▶ _TASK TO CARRY OUT_: Extract each line from the entries below that has the string "wrist" in it.
___ TASK INPUT
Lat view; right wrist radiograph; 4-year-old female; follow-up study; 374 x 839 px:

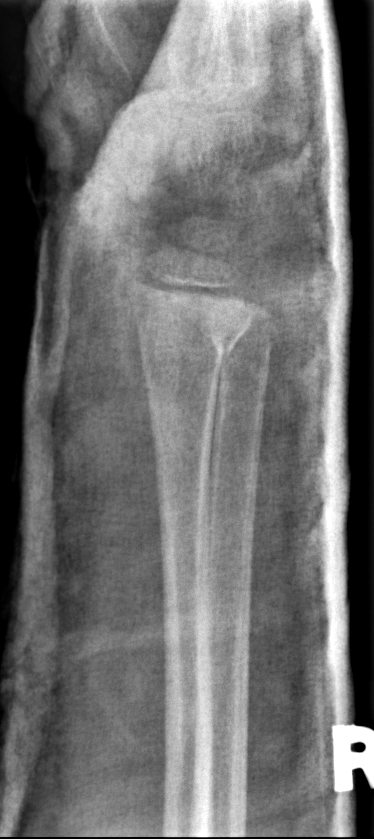

Fracture classified AO/OTA 23r-E/2.1; 23u-M/2.1.
Fracture — [125, 268, 264, 368].
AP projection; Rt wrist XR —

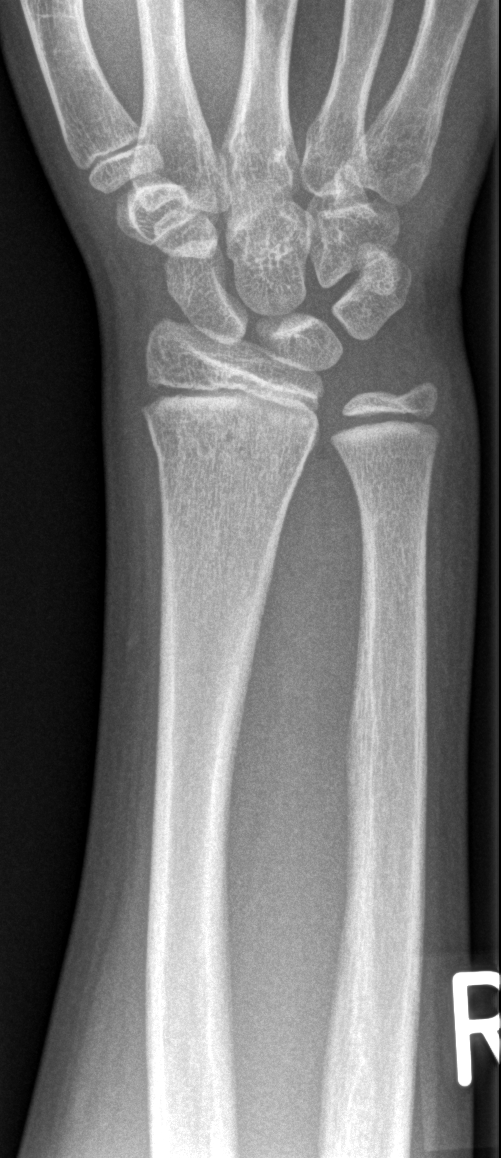
* Coordinates are [x1, y1, x2, y2] in image pixels.
* One fracture at (left=140, top=398, right=319, bottom=471).
* AO/OTA classification: 23r-M/2.1.
______
▶ _OUTPUT OF THE EXERCISE_:
Lat view; right wrist radiograph; 4-year-old female; follow-up study; 374 x 839 px:
AP projection; Rt wrist XR —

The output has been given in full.